[Start of section]

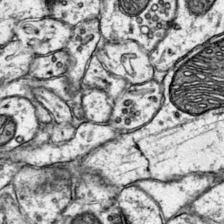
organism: Mouse
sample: Primary visual cortex
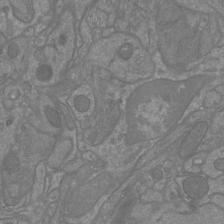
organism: Mouse
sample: Cortical neurons
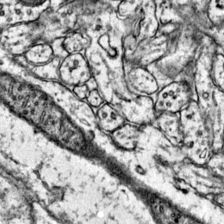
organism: Mouse
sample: Primary visual cortex
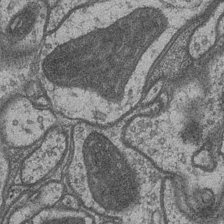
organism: Drosophila
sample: Optic medulla
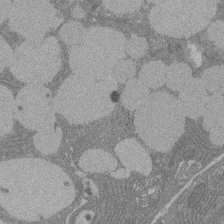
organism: Rat
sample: Salivary granule
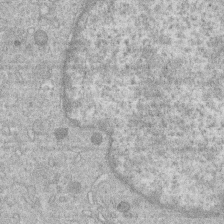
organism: Human
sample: Macrophage cells
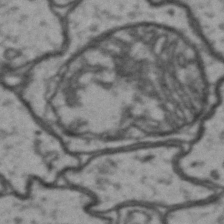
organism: Drosophila
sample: Brain
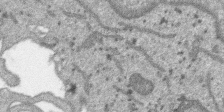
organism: Human
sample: Lung epithelial cells infected with SARS-CoV-2
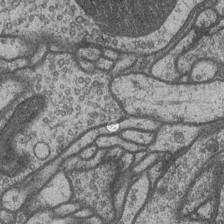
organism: Drosophila
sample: Optic medulla
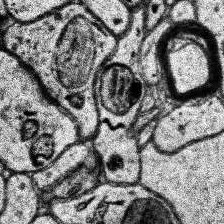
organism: Human
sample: Temporal Lobe
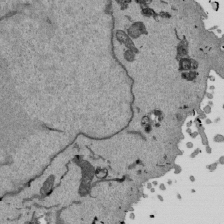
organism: Mouse
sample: ED-1 cell nuclei; centrioles
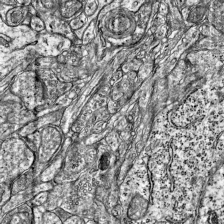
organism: Mouse
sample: Visual Cortex
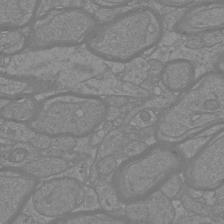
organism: Mouse
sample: Cortical neurons
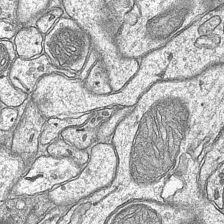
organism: Mouse
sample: CA1 Hippocampus
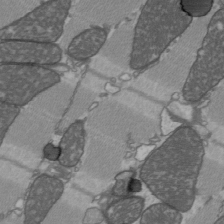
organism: C57BL Mouse
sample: Heart
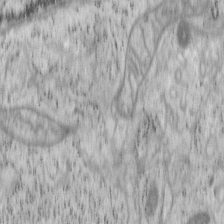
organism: Human
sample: HeLa cells
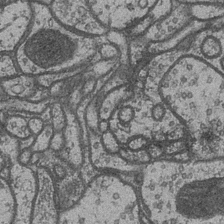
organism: Drosophila
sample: Optic medulla
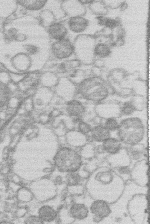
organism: Human
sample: Macrophage cells
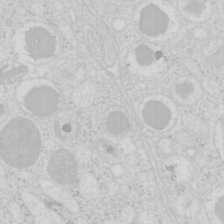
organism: Mouse
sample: Pancreas
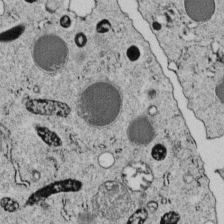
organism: C. elegans
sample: C. elegans embryo early stage
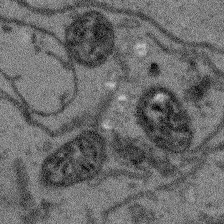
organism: Arabidopsis thaliana
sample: Root tip
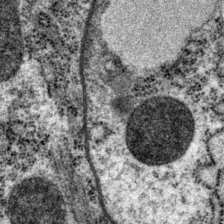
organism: P. pacificus
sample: Pharynx
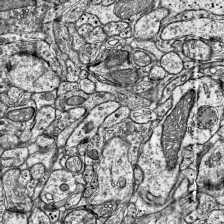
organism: Mouse
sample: Visual Cortex
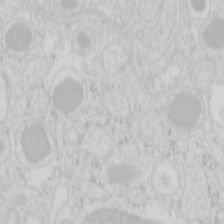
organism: Mouse
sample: Pancreas
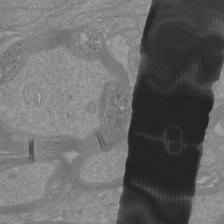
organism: Mouse
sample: Cortical neurons
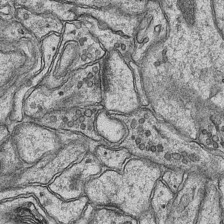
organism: Mouse
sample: CA1 Hippocampus
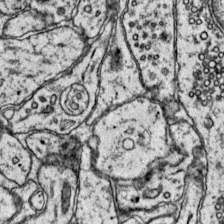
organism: Mouse
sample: Primary visual cortex
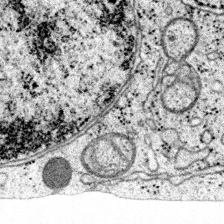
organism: Human
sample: HeLa cells
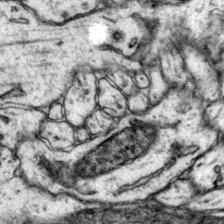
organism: Mouse
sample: Primary visual cortex
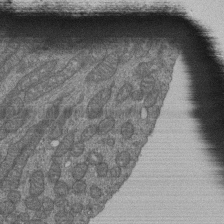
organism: Human
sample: Retinal organoid Rod and Cone cells
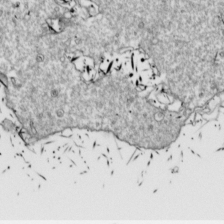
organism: Drosophila
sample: Cell division; meiosis; drosophila spermatocytes
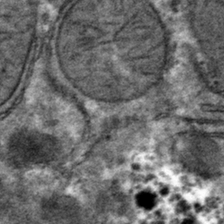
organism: Mouse
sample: Mouse hepatocytes
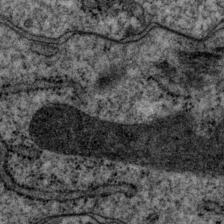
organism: P. pacificus
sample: Pharynx
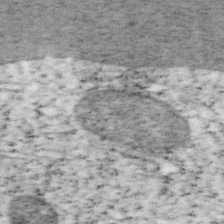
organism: Mouse
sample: OT-I killer T cells with ID8 ovarian cancer cells
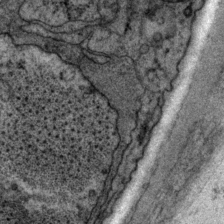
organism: P. pacificus
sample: Pharynx
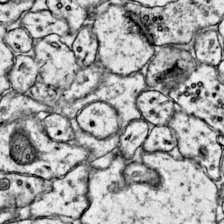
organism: Mouse
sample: Primary visual cortex
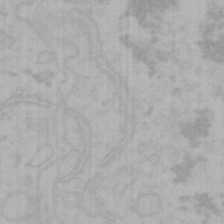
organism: Mouse
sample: Choroid plexus
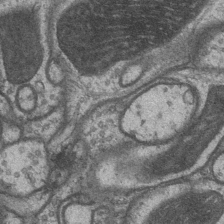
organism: Drosophila
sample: Optic medulla
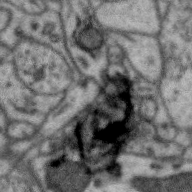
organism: Zebra finch
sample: Brain
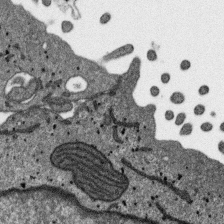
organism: Human
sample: Lung epithelial cells, uninfected (mock) control
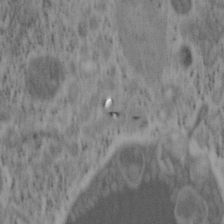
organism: Mouse
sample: OT-I killer T cells with ID8 ovarian cancer cells
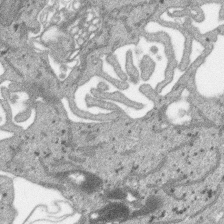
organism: Human
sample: Lung epithelial cells infected with SARS-CoV-2
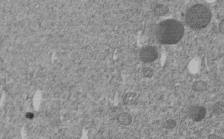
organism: C. elegans
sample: C. elegans embryo early stage
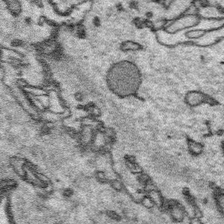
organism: Platynereis dumerilii
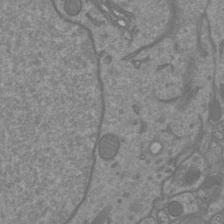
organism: Mouse
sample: Cortical neurons
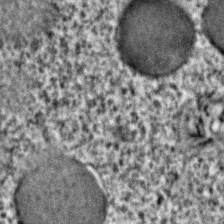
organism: C. elegans
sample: C. elegans embryo
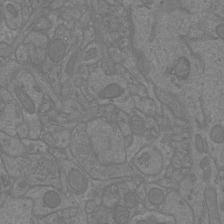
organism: Mouse
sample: Cortical neurons
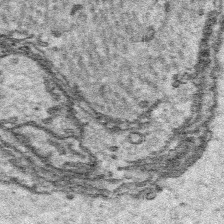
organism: Platynereis dumerilii
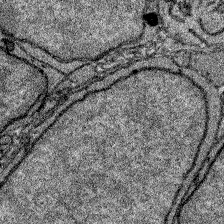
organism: Zebrafish
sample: Larval olfactory bulb
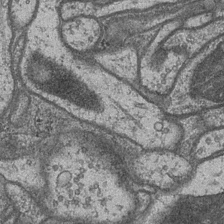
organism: Drosophila
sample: Optic medulla
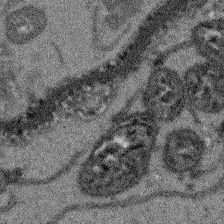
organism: Arabidopsis thaliana
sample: Root tip
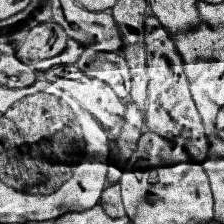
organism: Human
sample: Temporal Lobe
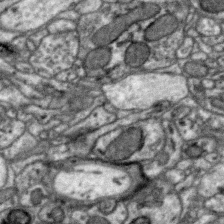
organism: Zebra finch
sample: Brain
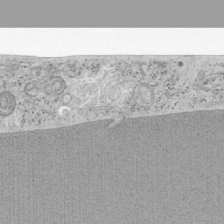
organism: Human
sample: HeLa cells
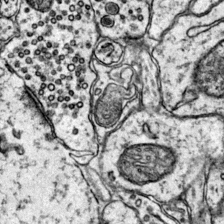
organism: Mouse
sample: Primary visual cortex
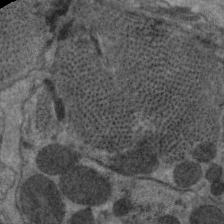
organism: C. elegans
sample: Pharynx
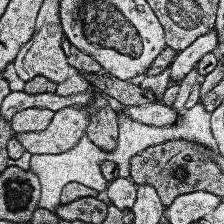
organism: Human
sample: Temporal Lobe
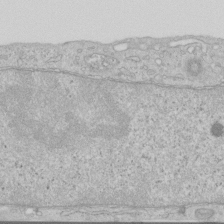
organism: Human
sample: Centriole in RPE cells
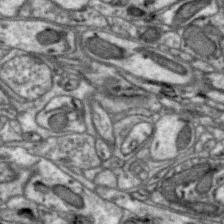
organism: Zebra finch
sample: Brain
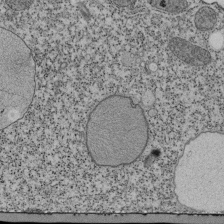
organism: Tetrahymena
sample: Cilia in tetrahymena
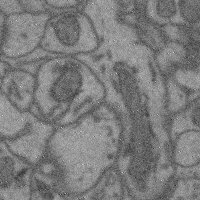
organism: Mouse
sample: Cerebral cortex
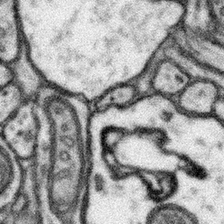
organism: Mouse
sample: Somatosensory cortex neuropil
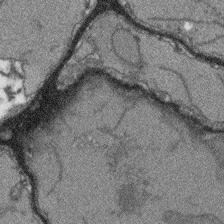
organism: Arabidopsis thaliana
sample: Root tip
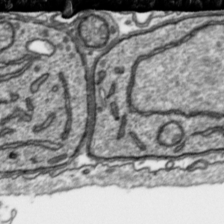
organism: Toxoplasma gondii
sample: Parasites in a vacuole inside a host cell
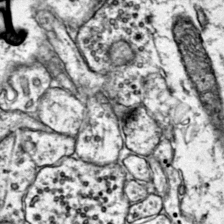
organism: Mouse
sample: Primary visual cortex
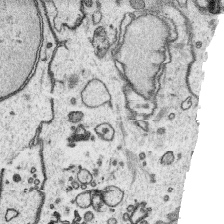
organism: Platynereis dumerilii
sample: Parapodia
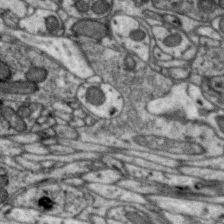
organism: Zebra finch
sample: Brain
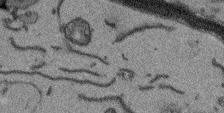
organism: Arabidopsis thaliana
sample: Root tip
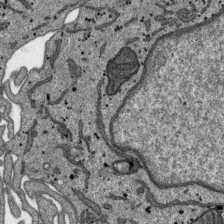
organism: Human
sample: Lung epithelial cells, uninfected (mock) control
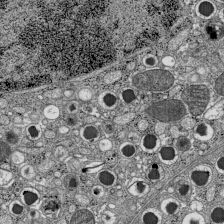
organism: C57BL Mouse
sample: Pancreatic islet
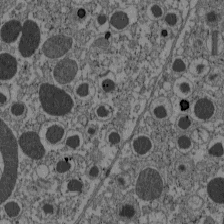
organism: C57BL Mouse
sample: Pancreatic islet
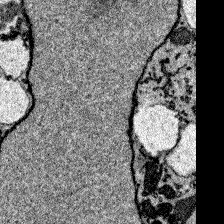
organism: Zebrafish
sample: Larval olfactory bulb
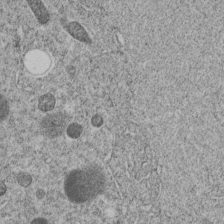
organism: C. elegans
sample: C. elegans embryo early stage
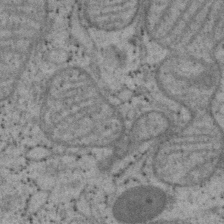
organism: Human
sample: HeLa cells
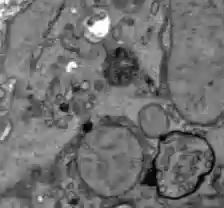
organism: C57BL Mouse
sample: Liver
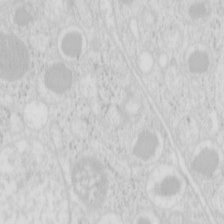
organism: Mouse
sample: Pancreas
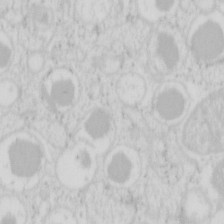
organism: Mouse
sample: Pancreas
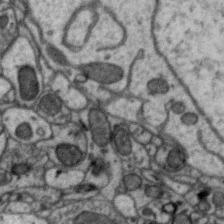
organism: Zebra finch
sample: Brain
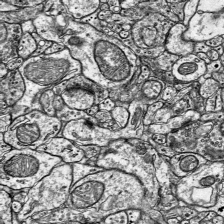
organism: Mouse
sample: Visual Cortex
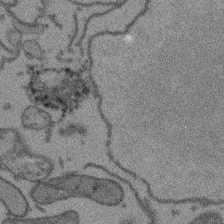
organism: Arabidopsis thaliana
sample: Root tip
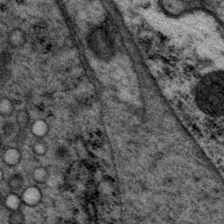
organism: P. pacificus
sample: Pharynx
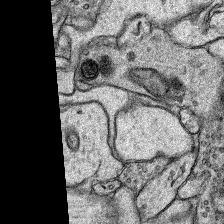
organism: Rat
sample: Hippocampus
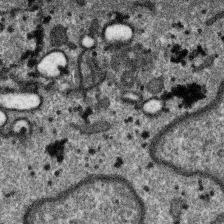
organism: Human
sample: Lung epithelial cells infected with SARS-CoV-2
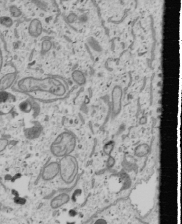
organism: Human
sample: Mitochondria in U2OS cells
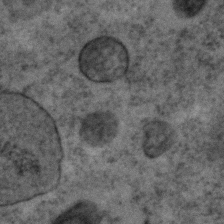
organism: C. elegans
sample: C. elegans embryo
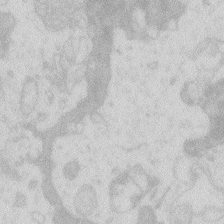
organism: Zebrafish
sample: Macrophage
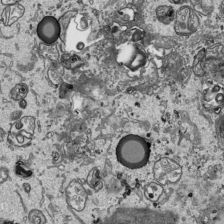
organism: Human
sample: Mitochondria in HCT116 cells
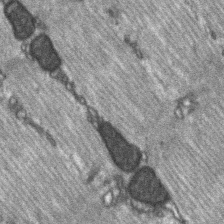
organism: C57BL Mouse
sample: Soleus
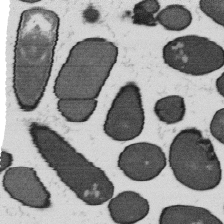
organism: B. subtilis
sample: Bacterial spore
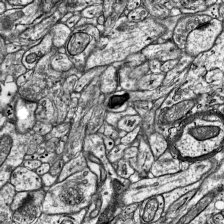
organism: Mouse
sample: Visual Cortex
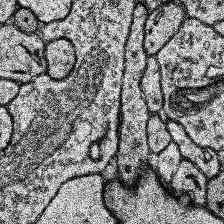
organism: Human
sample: Temporal Lobe
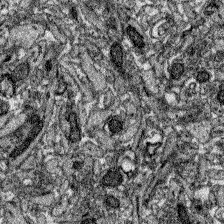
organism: Zebrafish
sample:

[End of section]

WHAT TO WORK ON →
Once the line containing "sample: Mitochondria in HCT116 cells" is found, it and every line through the end of the records above should be output exactly, with no pictures.

EXPECTED OUTPUT →
sample: Mitochondria in HCT116 cells
organism: C57BL Mouse
sample: Soleus
organism: B. subtilis
sample: Bacterial spore
organism: Mouse
sample: Visual Cortex
organism: Human
sample: Temporal Lobe
organism: Zebrafish
sample:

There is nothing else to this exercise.